Friday, October 30, 2009

Search Engine History - How Search Engines Operate

Internet is a spectrum of ideas and information. Searching the net for the right webpage can be a cumbersome task. Search engines explore the Internet on the basis of the keywords or a combination of words that are present in different websites. These search engines maintain an index of words that help them easily locate a website. Search engines have become an integral part of an Internet user.

The earlier versions of search engines indexed only a few thousands of pages. With the advent in technology, the search engines have become more compatible with Web pages to such an extent that they can list any site by using different permutation and combination of words. It can even respond to millions of queries in a day.
How does a Search Engine Work?

Internet search engines search the databases by means of a list of words or a combination of words they have stored/cached over a period of time. The search engines have a computer program called spider that indexes the list of words found in different websites. This program further travels through the links connected with different sites and index another set of words.

Only those sites that are being harvested by the search engine are opened. The spider searches a copy of the site, and when the user clicks on links, the actual site opens. The spiders are programmed to omit articles that appear in a page and detect terms that appear in titles, subtitles and meta tags.
Timeline of Search Engine Evolution

The first search engine, called Archie, was developed by a University student named Alan Emtage. He created the program to search file names from the Internet. In 1993, another program called Aliweb was launched. It was a manually constructed web directory that had several limitations. In the same year, JumpStation was developed by using spider technology. It allowed the users to search keywords in the titles and headers of Web pages.

As the numbers of Web pages increased, the search also became slow and this search engine stopped functioning in 1994. JumpStation, however, can be considered as the first modern search engine. In the same year, WebCrawler was launched. It had better features than JumpStation and searched the entire contents of a Webpage. This search engine was later sold to Excite.

The next one was Lycos that added a few more features to the conventional search engine, such as proximity to matching and listing in the order of relevancy. In 1996, the first meta search engine MetaCrawler was developed. This tool was capable of searching on other search engines and compiling the results. In the following year,

David Filo and JerryYang, two Stanford University students, launched the famous Yahoo. Around this time, Altavista was gaining popularity. It used the spider technology and indexed and responded to millions of pages per day.

Towards the end of 1997, another search engine named Google was launched. The entry of Google marked a major milestone in the history of search engines. Google uses a “page ranking” system on the basis of number of links to a particular site.

At present, Google is a very popular search engine with a huge list of websites in their index. It is so popular that it lead to origin of the term“Googling,” which means to search for information using Google. Bing is a search engine developed by Microsoft, which categorizes searches allowing for improved image and video searches along with preview searches.
Some Popular Search Engines

Following are some of the popular search engines: Baidu (Chinese), Bing (formerly MSN Search and Live Search), Cuil, Duck Duck Go, Sogou (Chinese), Sohu (Chinese), Yandex (Russian),, and
Future of Search Engines

At present, most of the search engines work on tha basis of the exact matches of the keywords entered for search. This can be confusing as a single word can have different meanings. In future, search engines will be developed on the basis of concept-based searching and natural language queries, and this phase of evolution in search engines has been keenly awaited by users around the world.

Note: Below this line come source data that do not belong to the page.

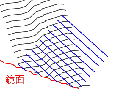 有適應光學
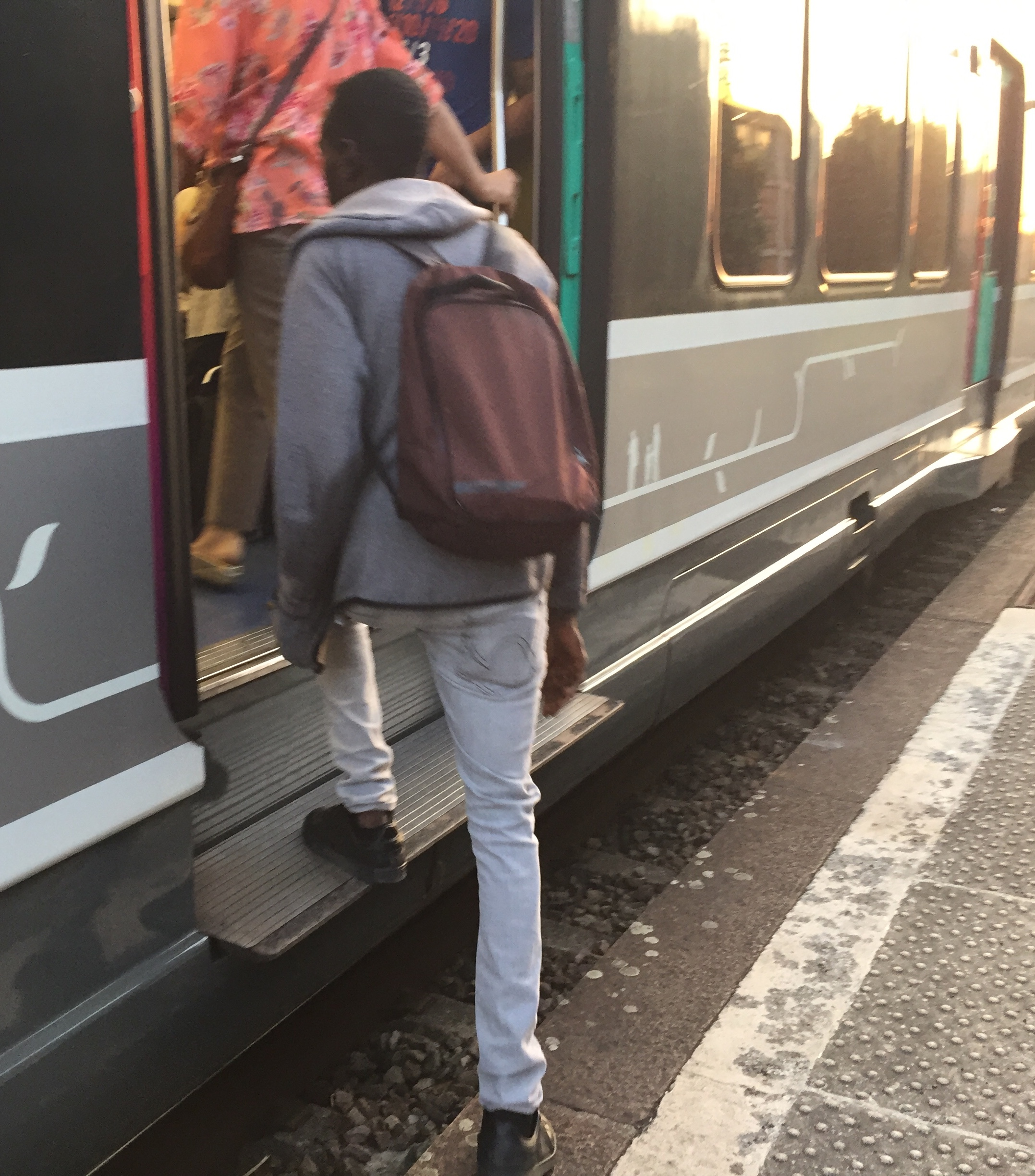 Les quais bas des voies directes (non utilisées en temps normal pour le RER B) à la gare de La Courneuve - Aubervilliers durant l'été 2018.
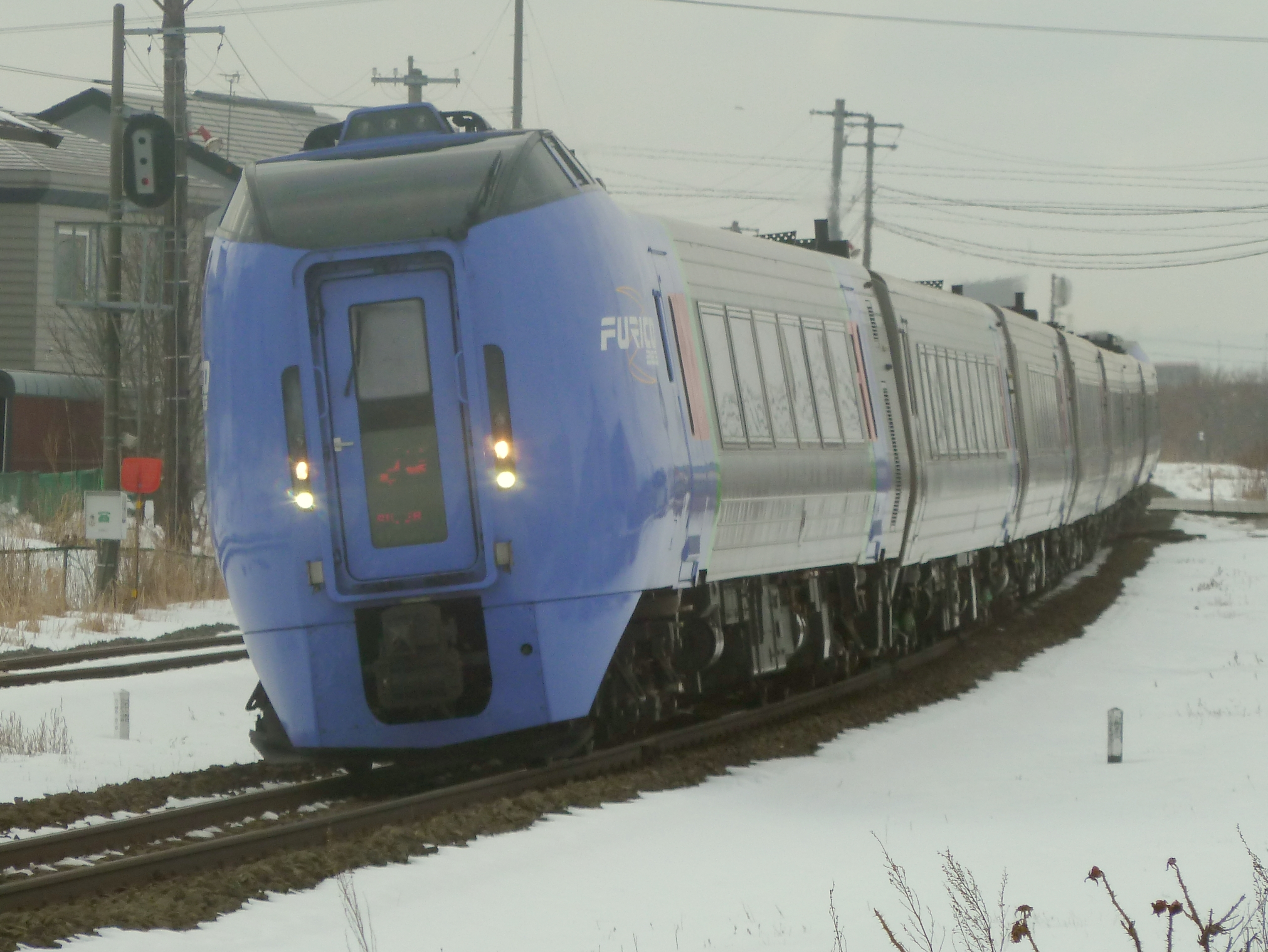 大楽毛駅に進入するキハ283系気動車『スーパーおおぞら』

How Search Engines Operate

Search engines have a short list of critical operations that allows them to provide relevant web results when searchers use their system to find information.

1.Crawling the Web
Search engines run automated programs, called "bots" or "spiders" that use the hyperlink structure of the web to "crawl" the pages and documents that make up the World Wide Web. Estimates are that of the approximately 20 billion existing pages, search engines have crawled between 8 and 10 billion.

2.Indexing Documents
Once a page has been crawled, it's contents can be "indexed" - stored in a giant database of documents that makes up a search engine's "index". This index needs to be tightly managed, so that requests which must search and sort billions of documents can be completed in fractions of a second.

3.Processing Queries
When a request for information comes into the search engine (hundreds of millions do each day), the engine retrieves from its index all the document that match the query. A match is determined if the terms or phrase is found on the page in the manner specified by the user. For example, a search for car and driver magazine at Google returns 8.25 million results, but a search for the same phrase in quotes ("car and driver magazine") returns only 166 thousand results. In the first system, commonly called "Findall" mode, Google returned all documents which had the terms "car" "driver" and "magazine" (they ignore the term "and" because it's not useful to narrowing the results), while in the second search, only those pages with the exact phrase "car and driver magazine" were returned. Other advanced operators (Google has a list of 11) can change which results a search engine will consider a match for a given query.

4.Ranking ResultsOnce
the search engine has determined which results are a match for the query, the engine's algorithm (a mathematical equation commonly used for sorting) runs calculations on each of the results to determine which is most relevant to the given query. They sort these on the results pages in order from most relevant to least so that users can make a choice about which to select.